I'd be inclined to snap up up as many of those combo's as I had shooters in my family, and with the SKS that would include women and children.

Even with corrosive, I think you have a good deal if they are Chinese mfg and chrome bores @@@ !!!




Ross said:


> So a local dealer (wholesaler as well ) good rep been around forever, has Chinese SKS's and 1400 rounds of Polish ammo for $355. Pretty sure they're new un-issued made in the early 60s Good deal?


----------



## diamondtim (Jun 10, 2005)

po boy said:


> I do believe most of the SKS and Ak's being sold are current production/knockoffs. However, the price is good. You might want to check on the ammo. Make sure it is non-corrosive.

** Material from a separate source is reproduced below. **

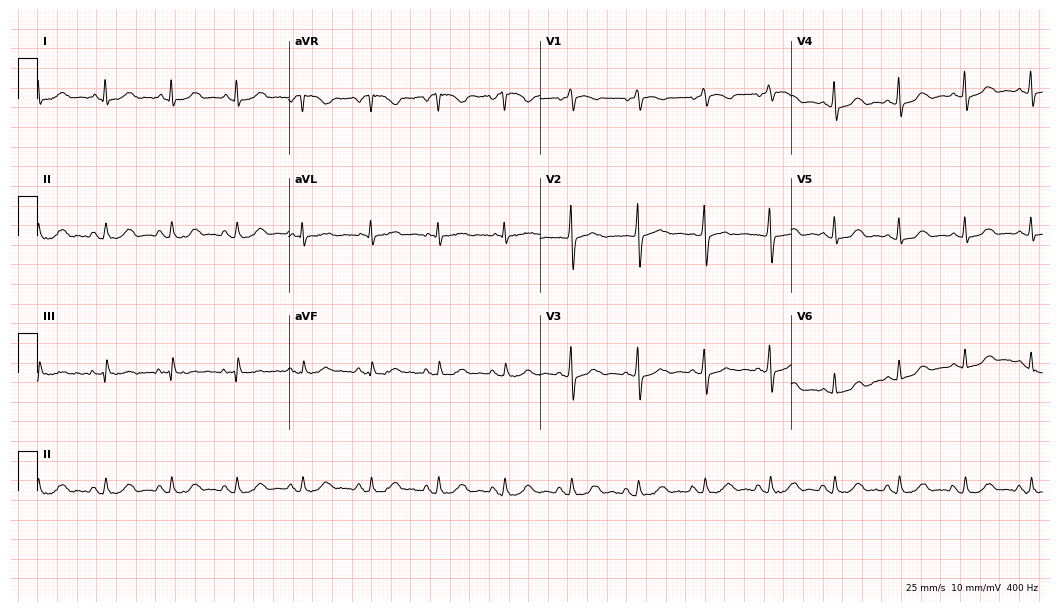
Resting 12-lead electrocardiogram (10.2-second recording at 400 Hz). Patient: a female, 83 years old. None of these six findings is recorded: first-degree AV block, right bundle branch block, left bundle branch block, sinus bradycardia, atrial fibrillation, sinus tachycardia.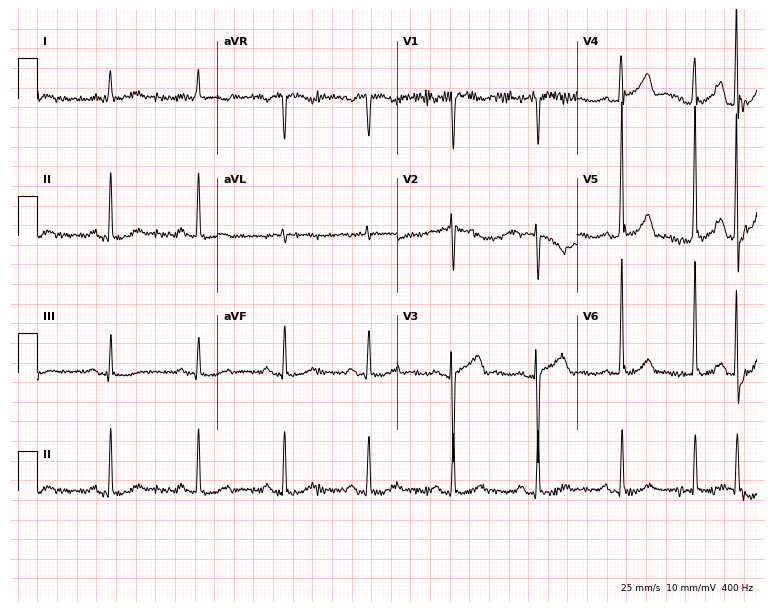
ECG — an 80-year-old male. Screened for six findings — first-degree AV block, right bundle branch block, left bundle branch block, sinus bradycardia, atrial fibrillation, sinus tachycardia — none is recorded.

If the ammo is Warsaw Pact production, it is likely corrosive (primers). Rinse the barrel and chamber with a patch soaked with a 50/50 mix of water and ammonia to neutralize the corrosive salts.


----------



## Ross (May 9, 2002)

OK so shipping $75 (required they mostly wholesale and no store front) really adds to the price and I can get an SKS (exactly the same gun, dealer buys from Marstar) locally for 189 and Russian Ammo for 200/1100 rnds..... and I get to hold it before I pay for it. There's a place that will be selling guns here in a little while too so I'll ask there I get a lot of farm supplies etc from them already.


----------